The Kii-joro-hotogisu of the Kii Peninsula

The flora of the southern Kii Peninsula are directly affected by the warm Kuroshio Current, which brings moisture-laden winds, raising the yearly rainfall to the highest in Japan. Moreover, typhoons hit this coastline regularly during the typhoon season.

The park was designated a national monument in 1927. After World War II, however, things went poorly for Ukishima. The land immediate surrounding it was developed for new houses, and in the process the natural water supply, vital for the survival of this ecosystem, was cut off completely. Trees started to die. Ukishima was a badly neglected national monument.

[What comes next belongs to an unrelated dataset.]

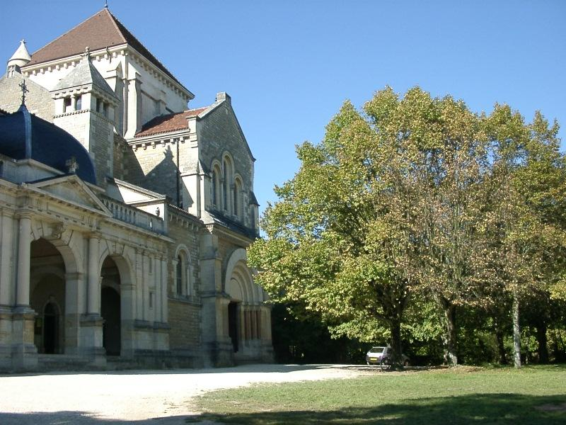 Basilique et maison natale de Bernard de Clairvaux à Fontaine-lès-Dijon.

A committee was set up to look into ways to revitalize Ukishima and preserve the island. In basic terms, this bog island required a permanent life-support system. In 1993 household- and well-water began to be pumped into the island area for four hours per day at a rate of 5 liters per second. Then last year another water-intake system was opened, pumping from the mouth of the Kumano River. The water is filtered to remove any impurities that could harm delicate plants.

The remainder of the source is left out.